_RECORDS SUPPLIED_
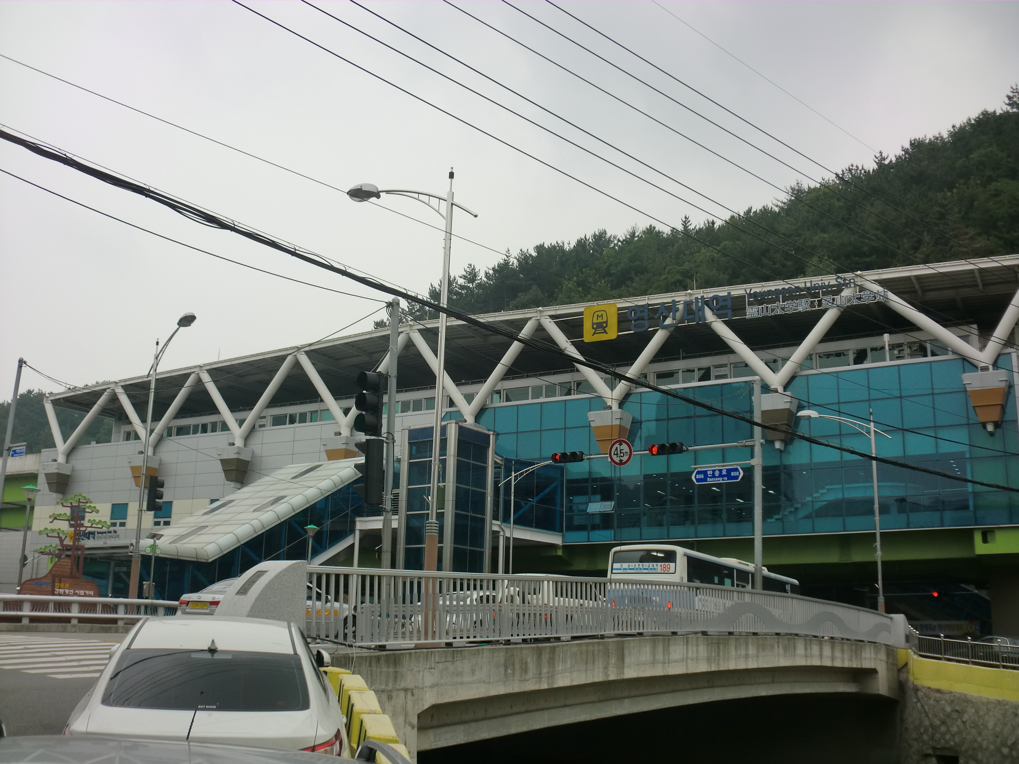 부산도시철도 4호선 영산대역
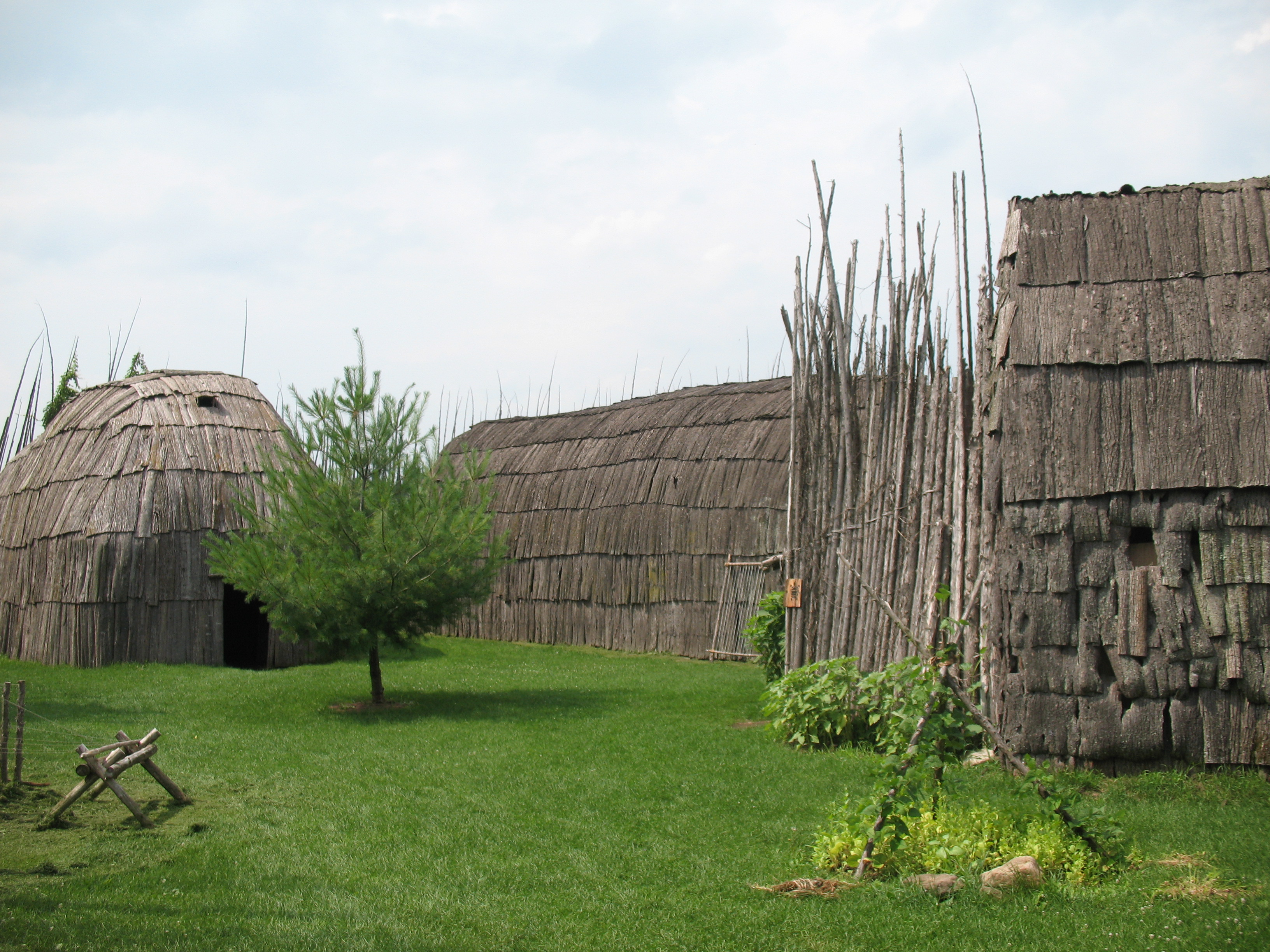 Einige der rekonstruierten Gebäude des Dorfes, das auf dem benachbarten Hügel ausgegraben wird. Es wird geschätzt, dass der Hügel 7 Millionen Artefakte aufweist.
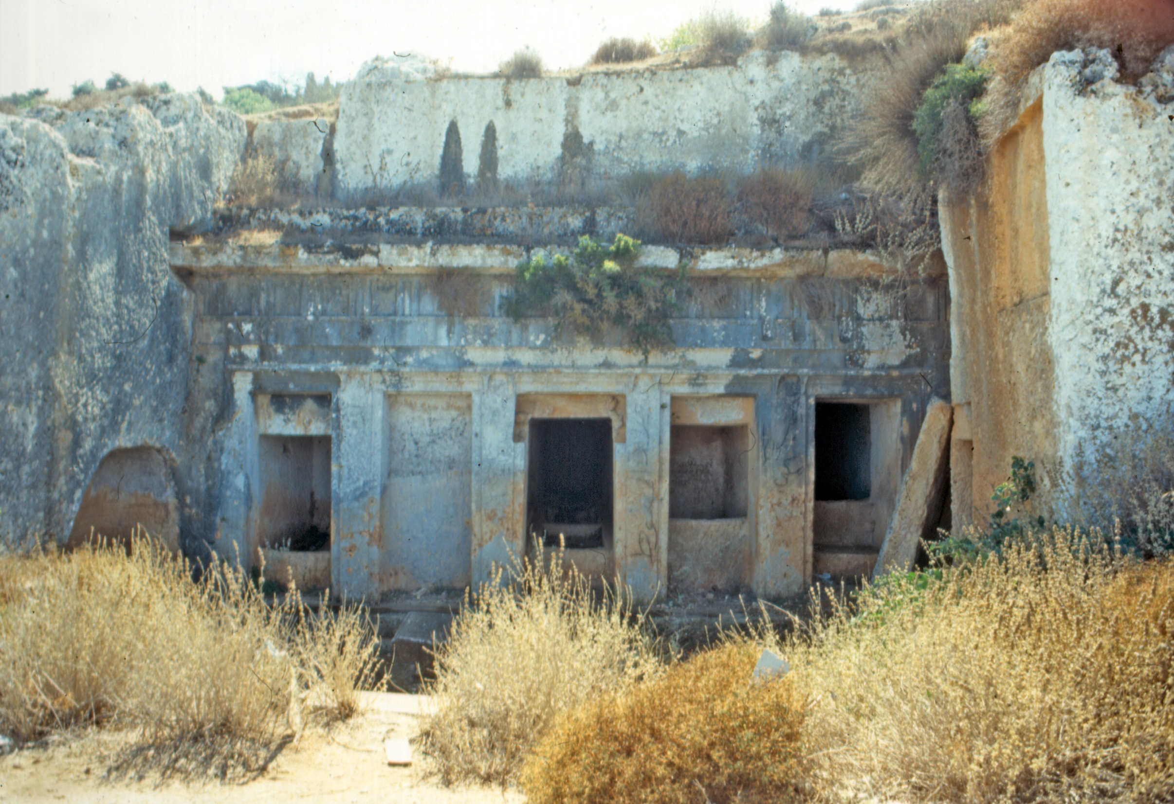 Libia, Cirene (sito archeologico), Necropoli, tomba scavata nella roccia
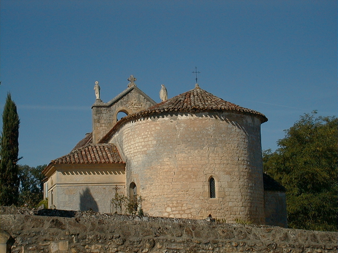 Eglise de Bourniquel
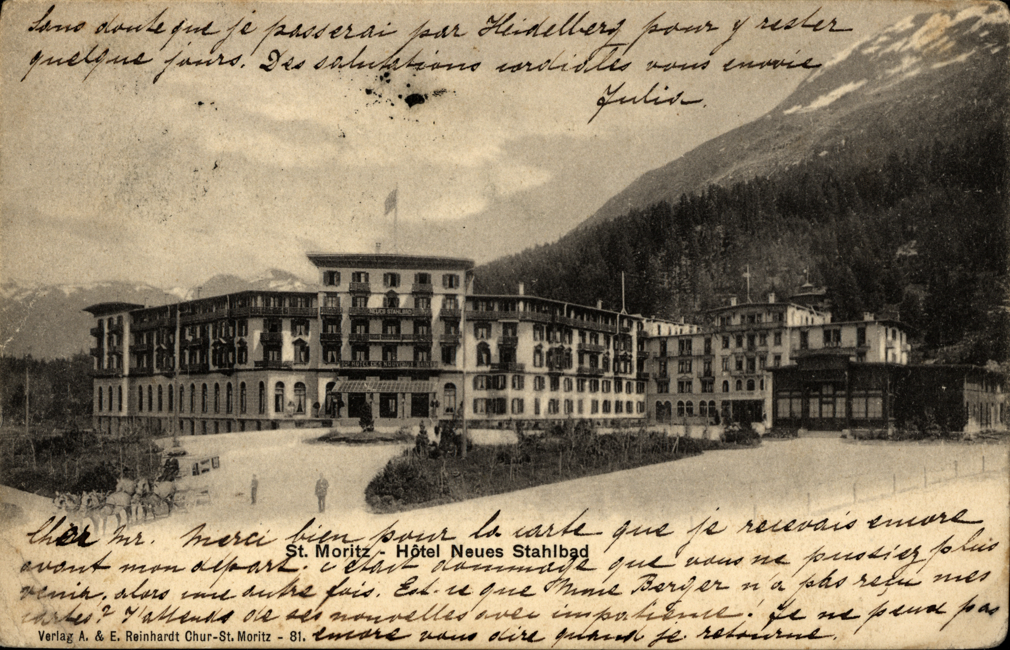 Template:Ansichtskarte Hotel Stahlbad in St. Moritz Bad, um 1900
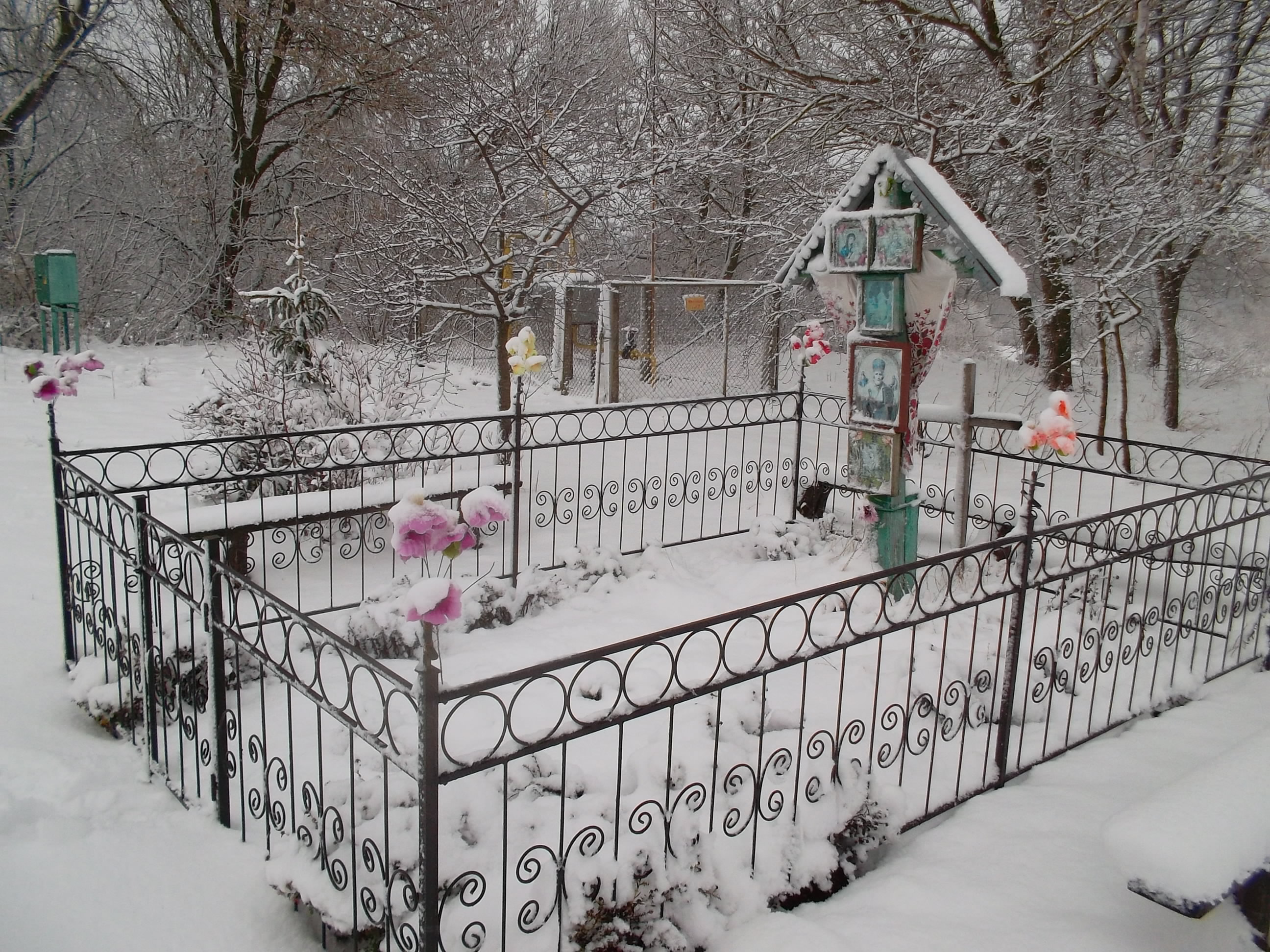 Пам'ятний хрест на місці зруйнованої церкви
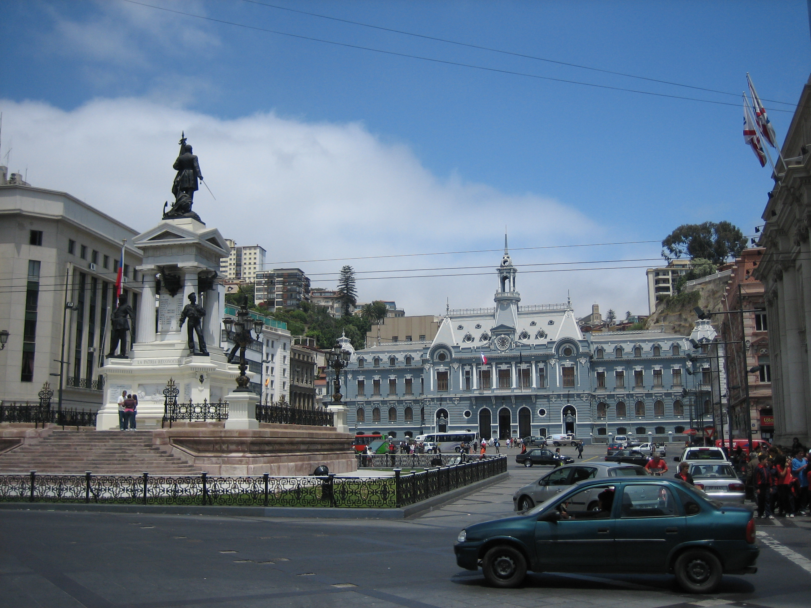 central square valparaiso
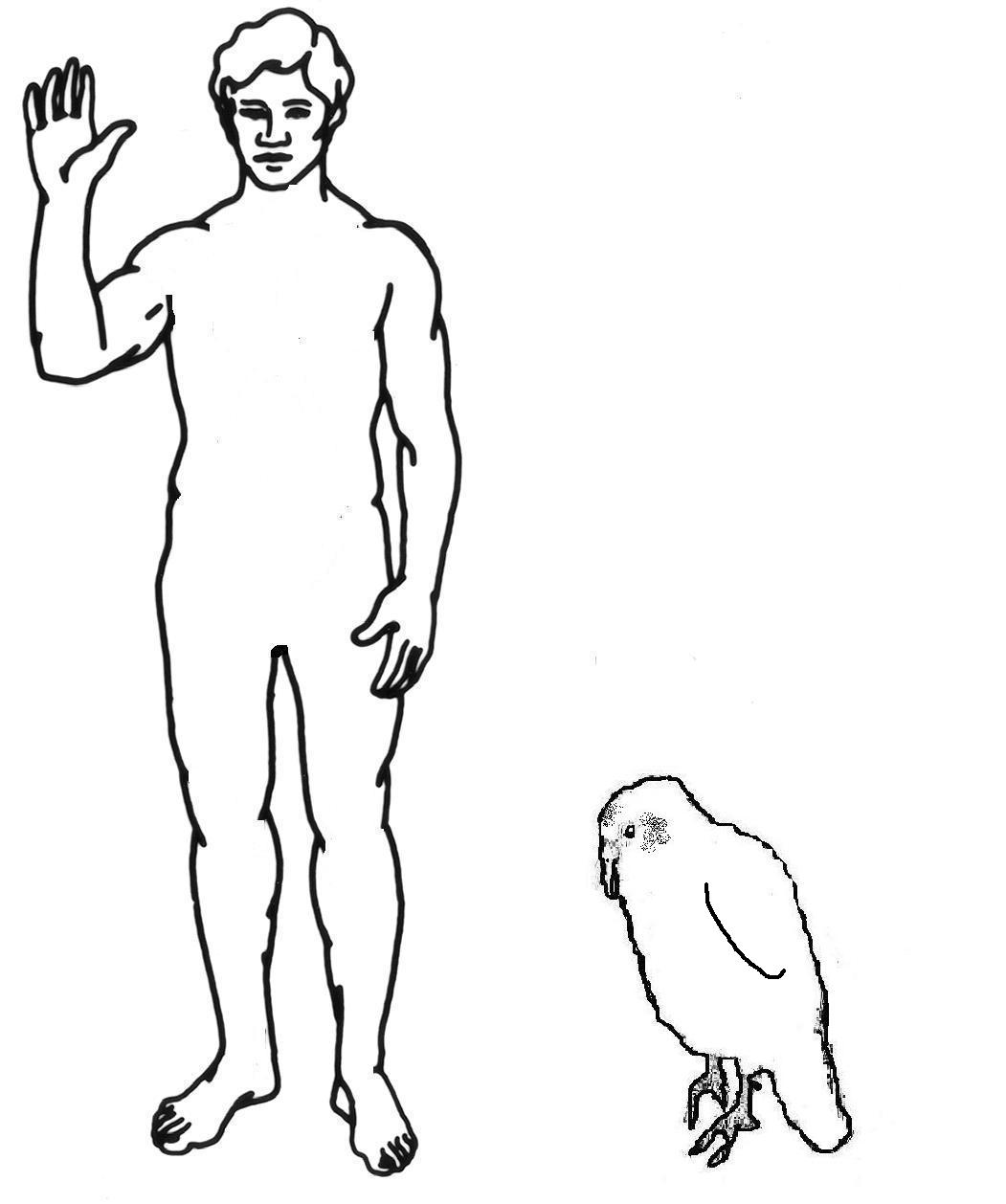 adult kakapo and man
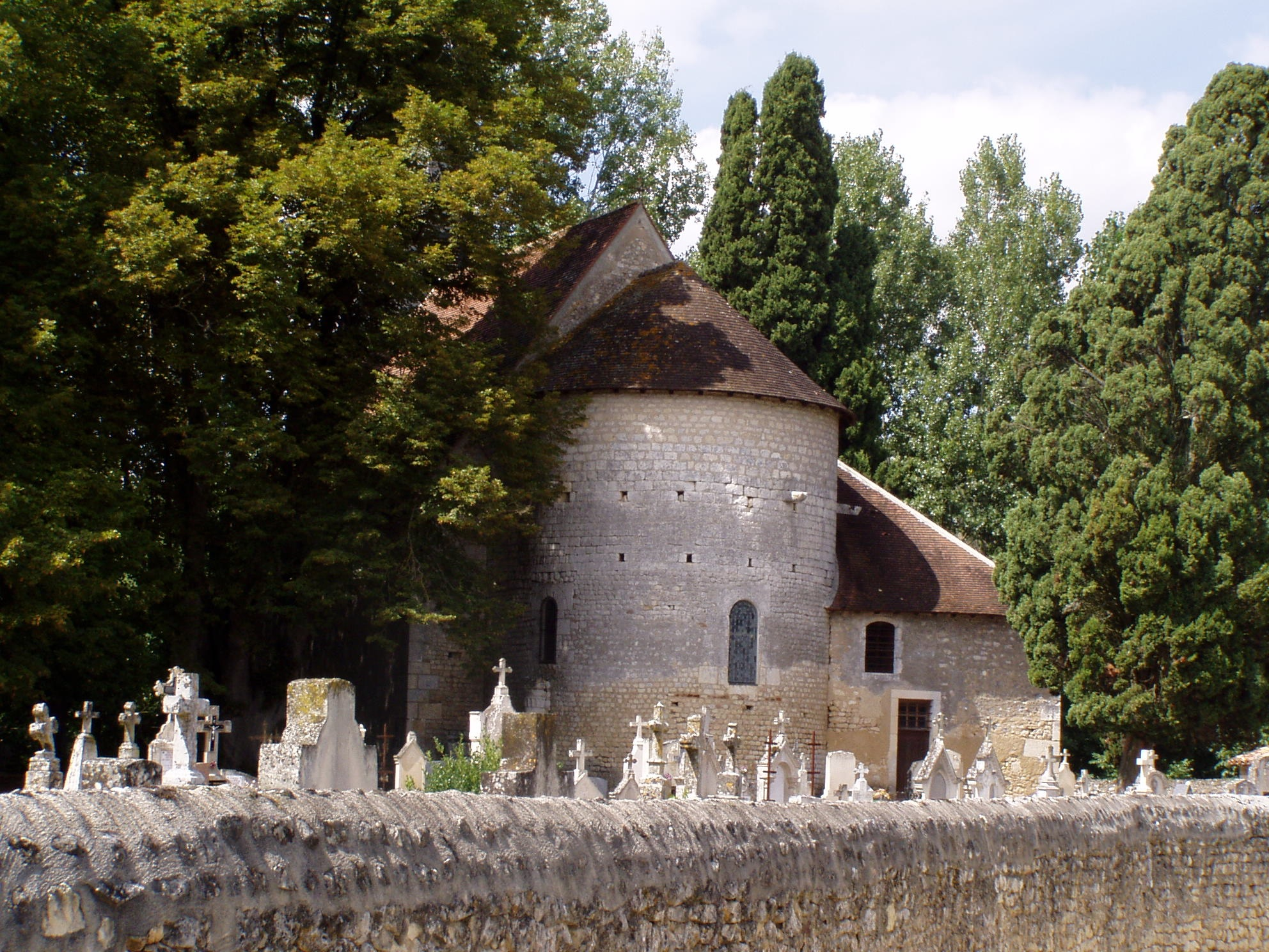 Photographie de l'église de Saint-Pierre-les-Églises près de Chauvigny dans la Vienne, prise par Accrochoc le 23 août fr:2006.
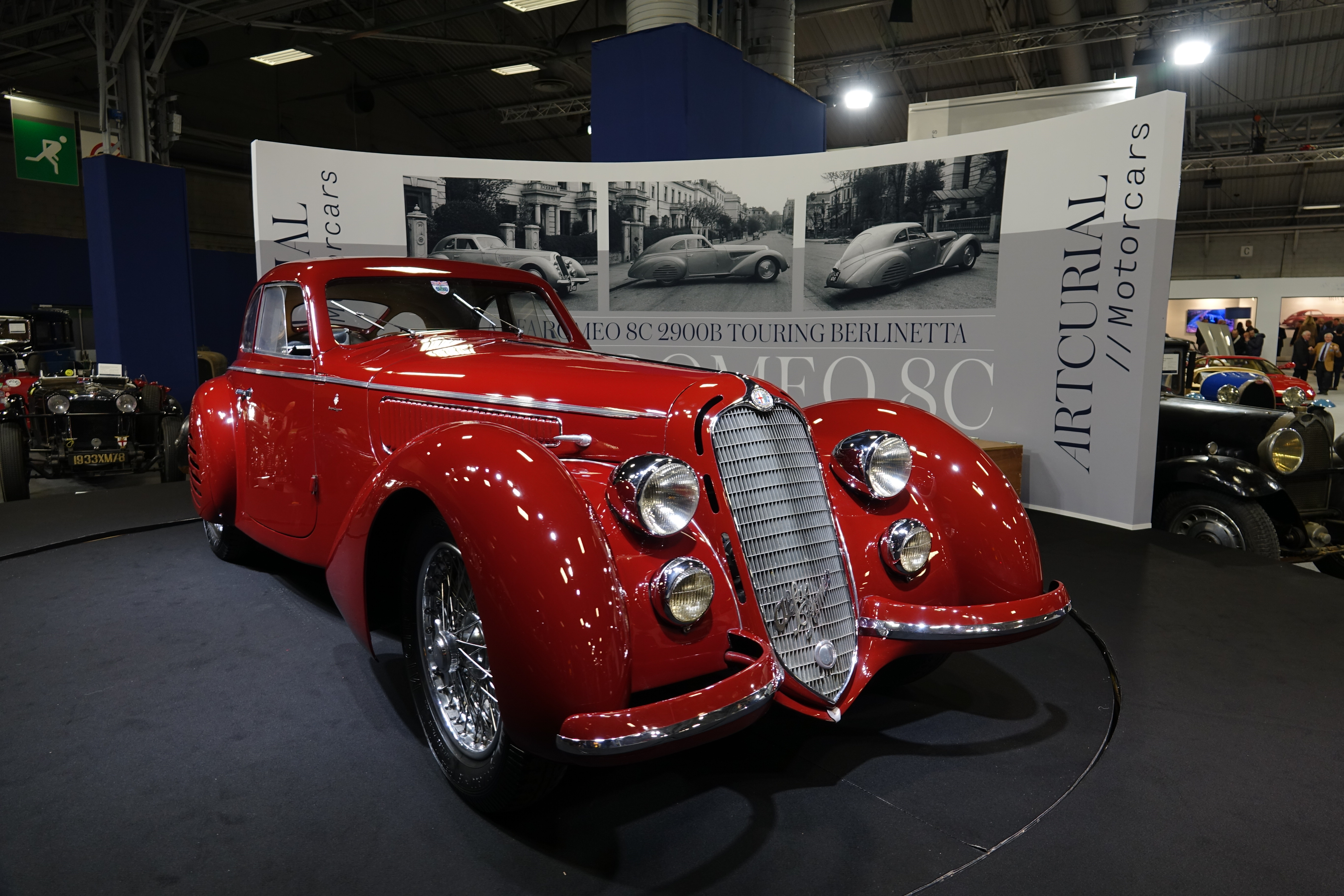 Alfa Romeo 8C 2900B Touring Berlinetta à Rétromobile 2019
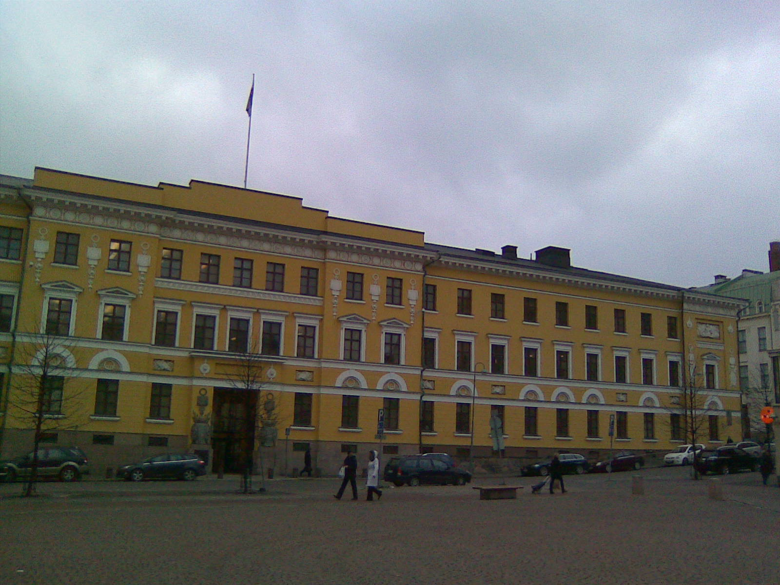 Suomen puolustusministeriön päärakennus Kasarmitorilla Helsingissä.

_EXERCISE BRIEF_
Write the material above out again exactly. Omit every image.

_ANSWER TO THE EXERCISE_
 부산도시철도 4호선 영산대역
 Einige der rekonstruierten Gebäude des Dorfes, das auf dem benachbarten Hügel ausgegraben wird. Es wird geschätzt, dass der Hügel 7 Millionen Artefakte aufweist.
 Libia, Cirene (sito archeologico), Necropoli, tomba scavata nella roccia
 Eglise de Bourniquel
 Template:Ansichtskarte Hotel Stahlbad in St. Moritz Bad, um 1900
 Пам'ятний хрест на місці зруйнованої церкви
 central square valparaiso
 adult kakapo and man
 Photographie de l'église de Saint-Pierre-les-Églises près de Chauvigny dans la Vienne, prise par Accrochoc le 23 août fr:2006.
 Alfa Romeo 8C 2900B Touring Berlinetta à Rétromobile 2019
 Suomen puolustusministeriön päärakennus Kasarmitorilla Helsingissä.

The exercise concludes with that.